For all three sets of synthetic receiver functions, CCP stacks are calculated assuming a constant
bulk crustal Vp of 6.4 km/s and Vp/Vs ratio of 1.75 everywhere; these values are standard in CCP
processing and were used for profiles across the SAF by Zhu [2000] and Porter et al. [2011]. The
resulting apparent Moho offsets are not very sensitive to the choice of the constant Vp and Vs used in
CCP stacking.
3. Results
The CCP stack for the San Andreas Fault example without reverberations (Fig. 2a) illustrates the
distortion on the 30 km deep Moho due to the differences in upper crustal velocity structure across the
fault. The Moho appears more than 7.5 km deeper on the NE side of the fault than on the SW side.

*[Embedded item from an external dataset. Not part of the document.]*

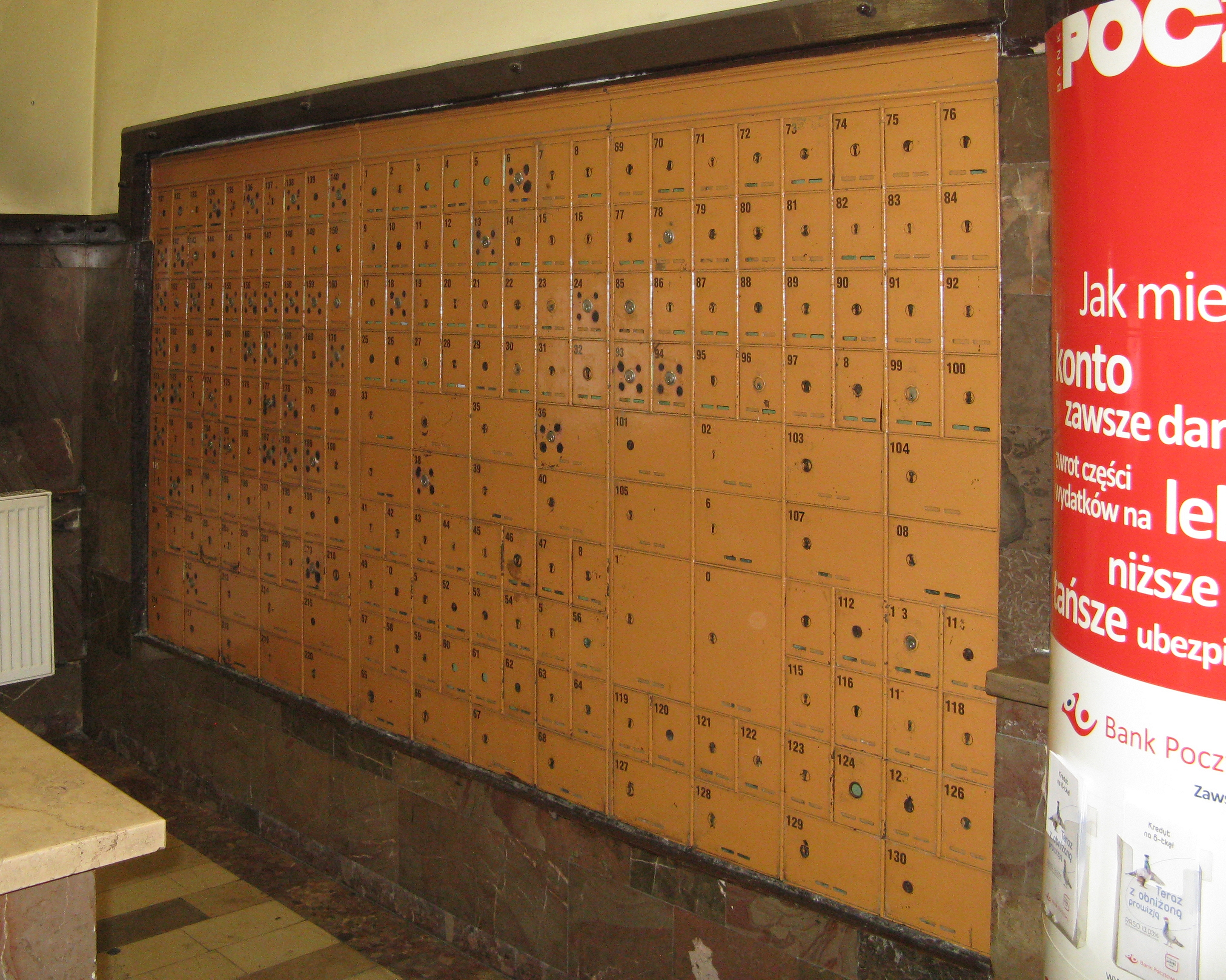 skrytki pocztowe na poczcie przy ul. Karola Miarki 2, po lewej stronie od wejścia

When reverberations are added (Fig. 2b), the Moho arrival on the NE side of the fault is nearly
canceled by a negative sediment reverberation (2 S and 1 P legs in the crust), and the dominant arrival
near the expected Moho depths is a preceding positive sediment reverberation (2 P and 1 S leg). This
6
may be picked as the apparent Moho, leading to an apparent opposite sense vertical Moho offset of 5
km. The broadening of the apparent Moho arrival can bias estimates of the sharpness of the velocity
transition across the Moho. Sediment reverberation amplitudes would be muted if attenuation and
lateral thickness variations were to be added to the modeling; however, this would also affect the Moho
conversion amplitude.
Fig. 2a and 2b also show converted shear wave ray path ranges for the ideal case of complete
teleseismic P distance range coverage and hypothetical fault-perpendicular incidence for the velocity
model on each side of the fault. The maximum horizontal range of overlapping ray paths across the
fault, where distortions from the fault interface may affect the image, is ~20 km at Moho depth and ~10
km for a contrast reaching down to 15 km depth given ideal station placement.

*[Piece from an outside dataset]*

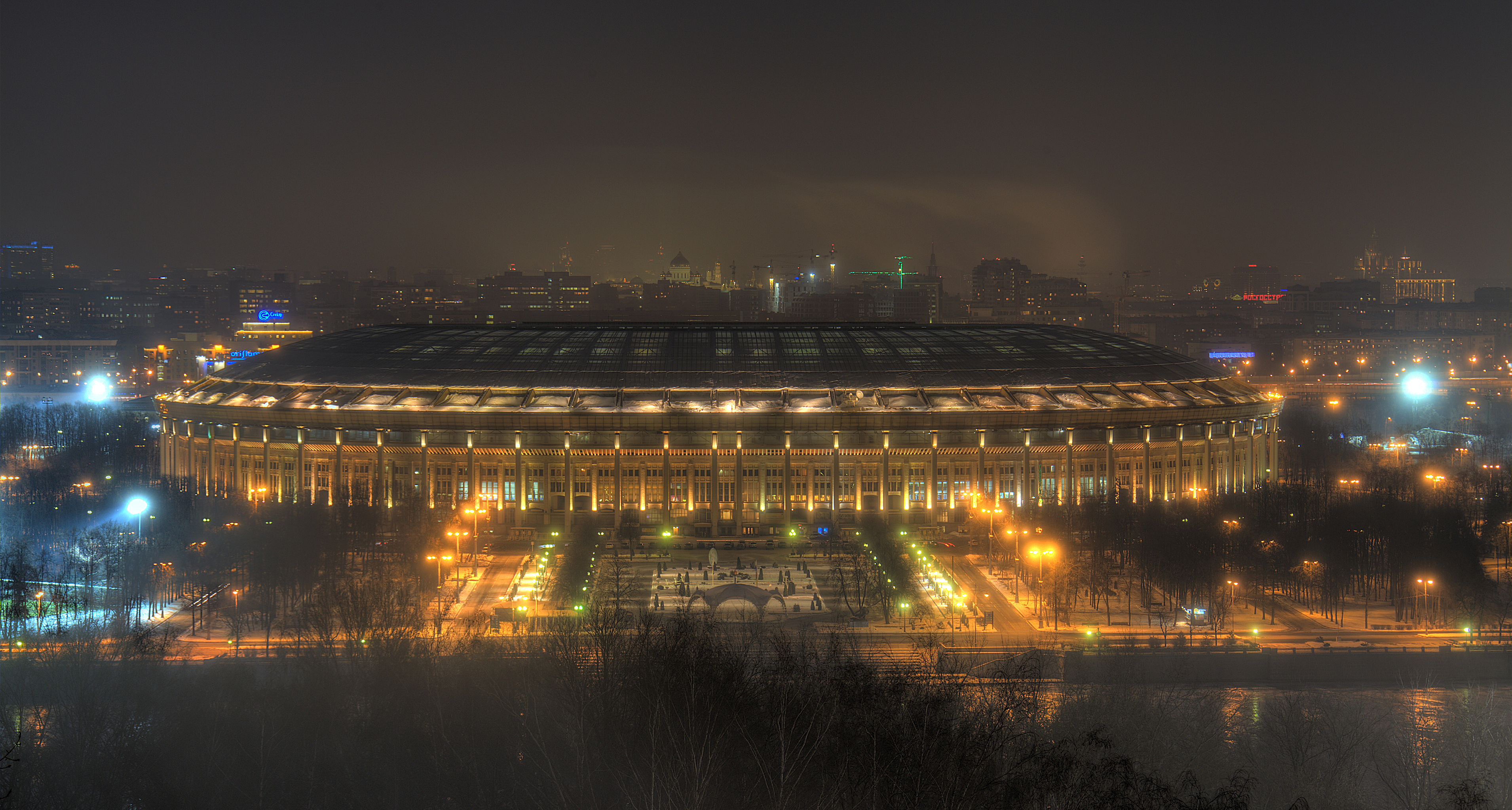 Олимпийский Комплекс Лужники. Большая спортивная арена.

The SJF example demonstrates Moho distortion resulting from gradual velocity variations without
a significant one-sided sediment layer as in the San Andreas Fault example (Fig. 3). The CCP stack
from the full waveform synthetic receiver functions (including reverberations) shows an apparent
vertical offset of 3.5 km despite the uniform input Moho depth of 28 km.
Fig. 4a presents the apparent vertical Moho offset as a function of the thickness of an unmodeled
low Vp and high Vp/Vs ratio layer (sediment cover is used as an example). Fig. 4b shows the apparent
Moho offset due to a bias in the average crustal Vp or Vp/Vs. Realistic perturbations give rise to
significant apparent Moho offsets in all cases.

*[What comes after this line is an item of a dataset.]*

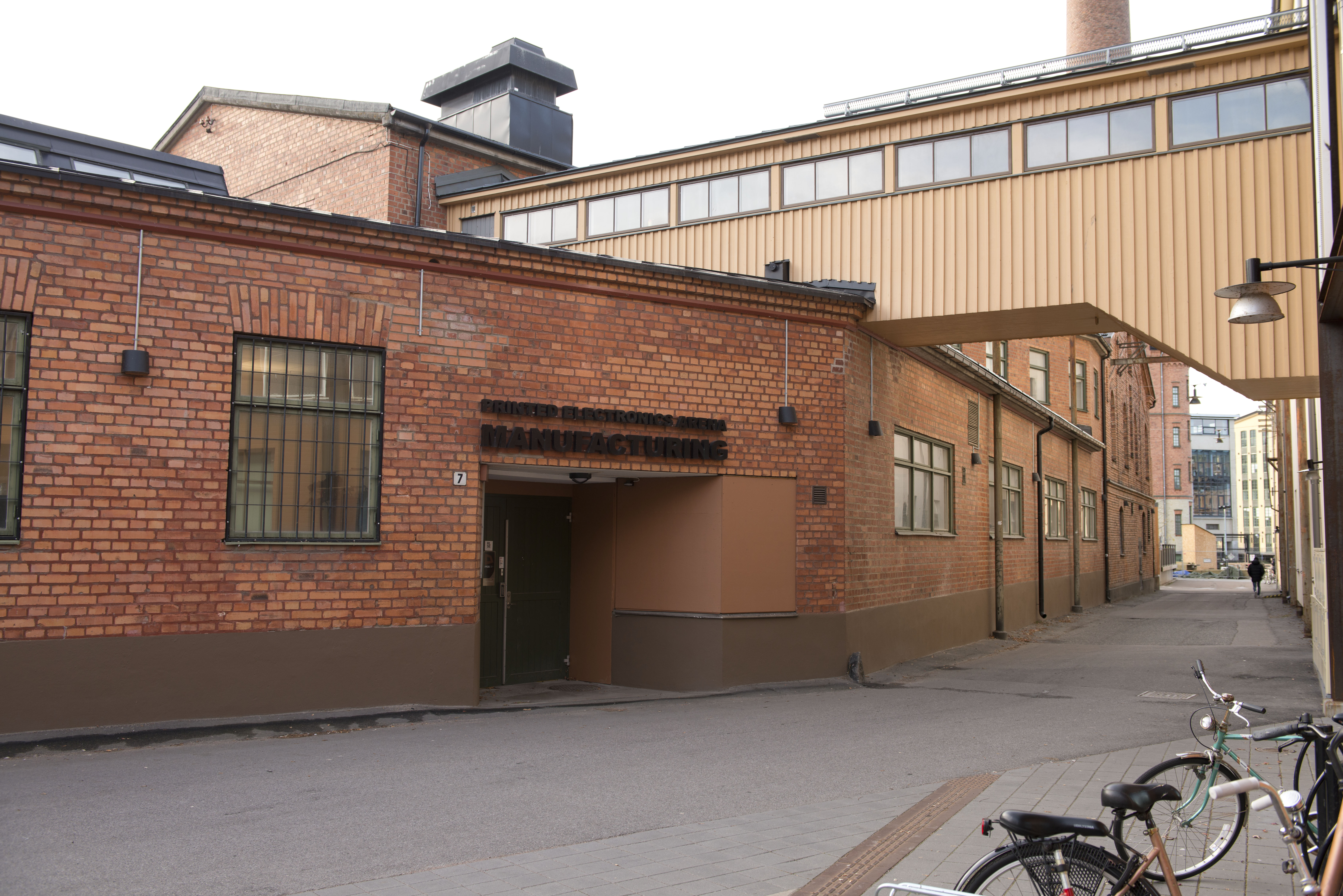 PEA i Norrköping

4. Discussion and Conclusions
The question of whether continental strike-slip faults cut through the Moho has wide-ranging
implications for lithospheric rheology and dynamics. Proposed models include that (i) such faults sole
out into a decollement near the brittle-ductile transition within the crust in thin-skinned tectonics
settings [e.g. Laubscher, 2010]; (ii) deformation continues into the lower crust but in a broad diffuse
7
zone of deformation [e.g. Wilson et al., 2004]; (iii) localized faults (a few km wide at most) cut through
the entire crust or even the entire lithosphere including the lithospheric mantle [e.g. Meyer et al., 1998].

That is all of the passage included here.